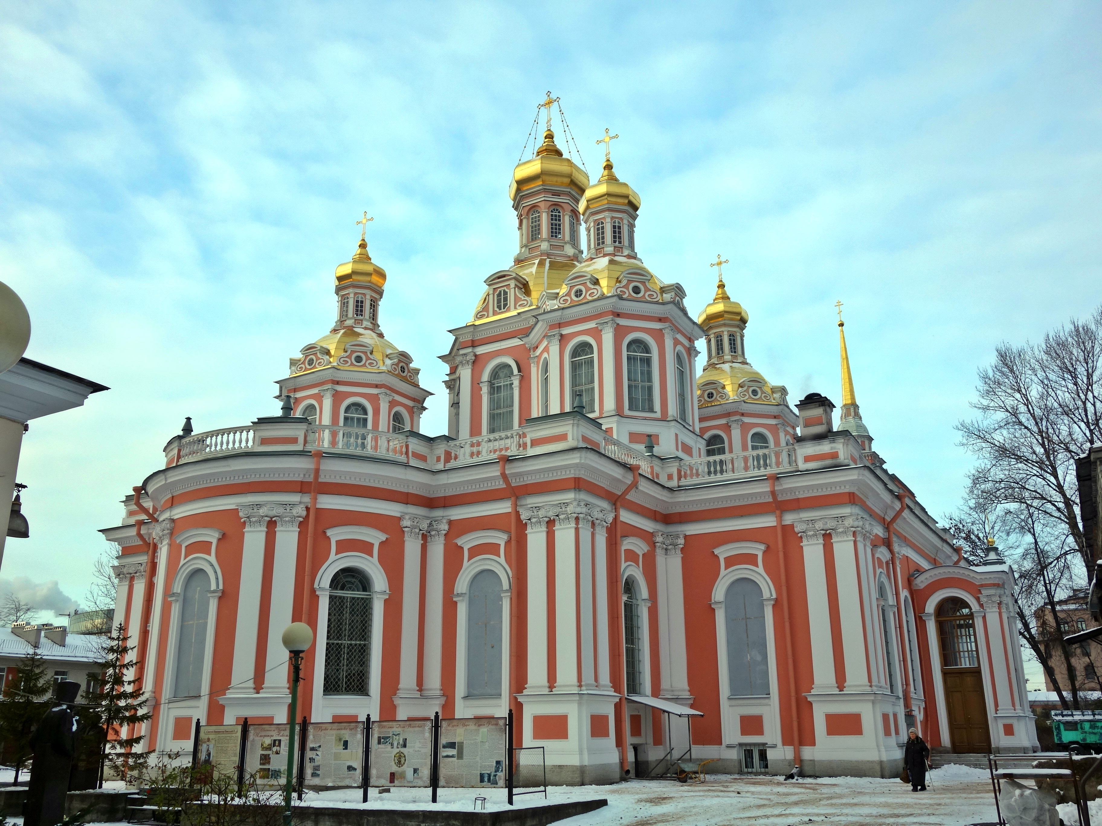 Крестовоздвиженский казачий собор: Лиговский проспект, 128, Центральный район, Санкт-Петербург Архитекторы: И.Я. Шумахер, И.Е. Диммерт Построен в 1747—1749 гг., перестроен в 1848—1851 гг.
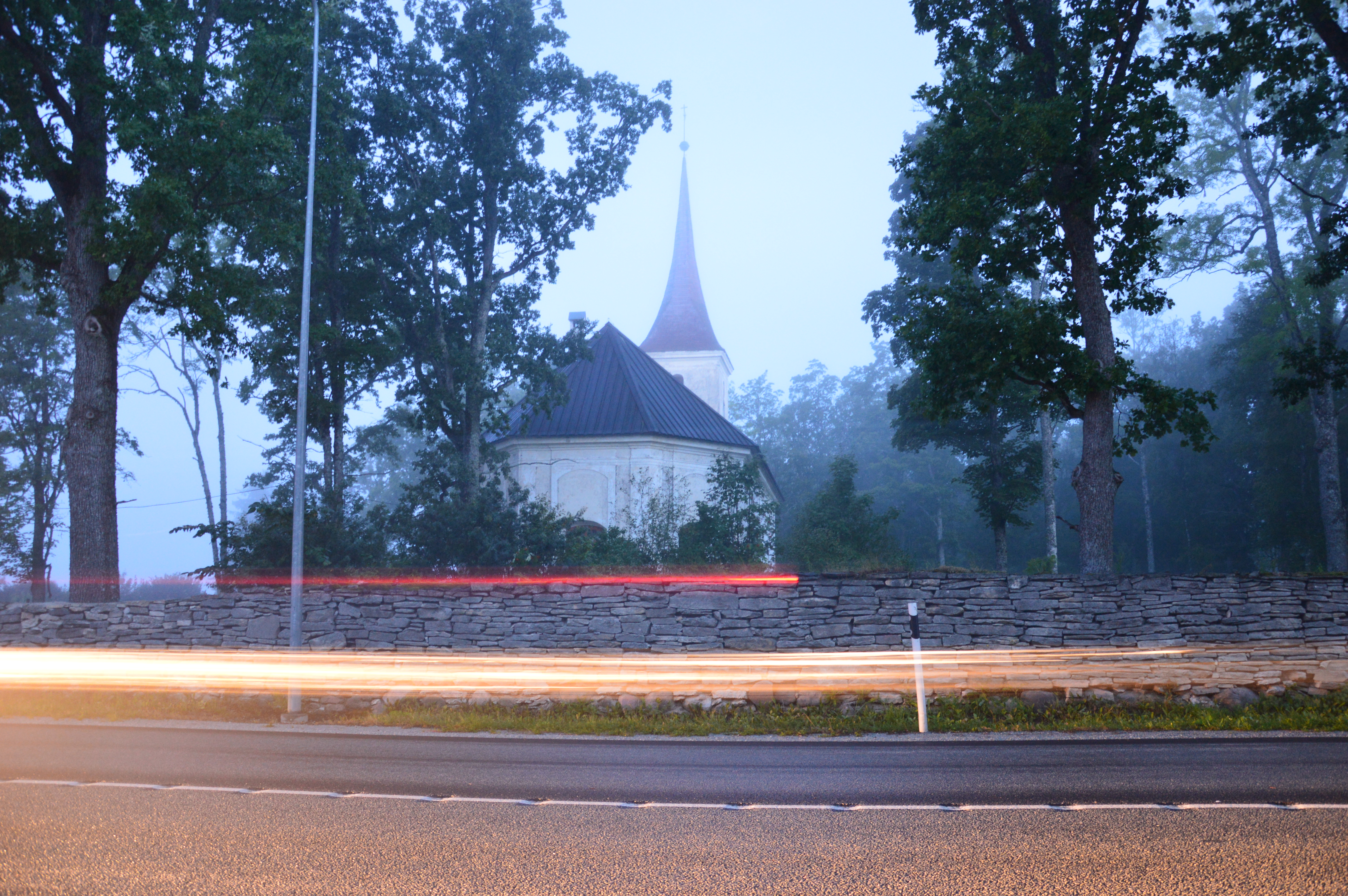 Anna kirik pildistatuna teiselt poolt Tallinn-Tartu maanteed.
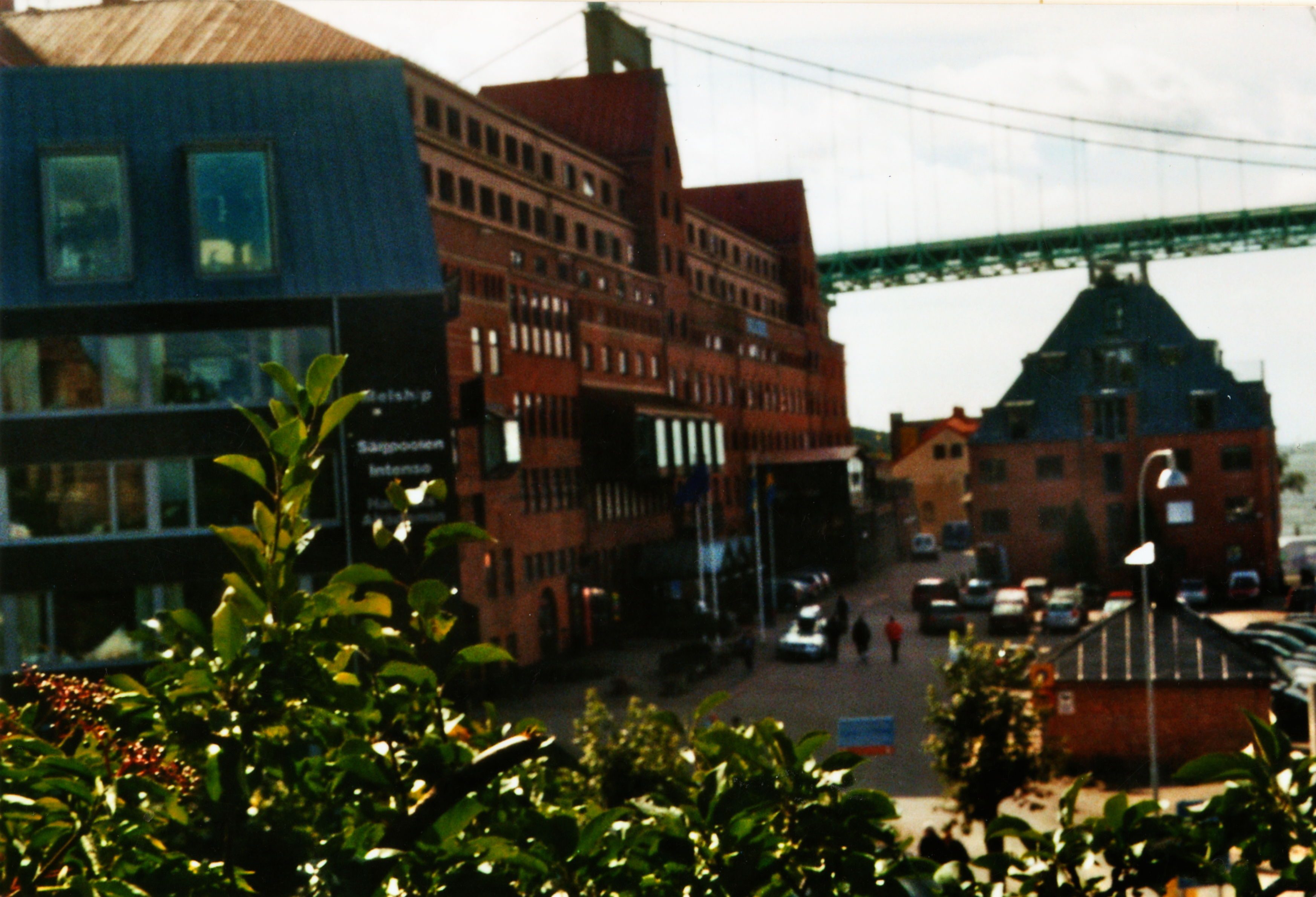 Novotel, Klippan (ca 1998).

WORK ITEM: After locating the line with "Anna kirik pildistatuna" in the listing above, transcribe it and every line after it to the last, exactly, with no pictures.

WRITTEN SOLUTION:
 Anna kirik pildistatuna teiselt poolt Tallinn-Tartu maanteed.
 Novotel, Klippan (ca 1998).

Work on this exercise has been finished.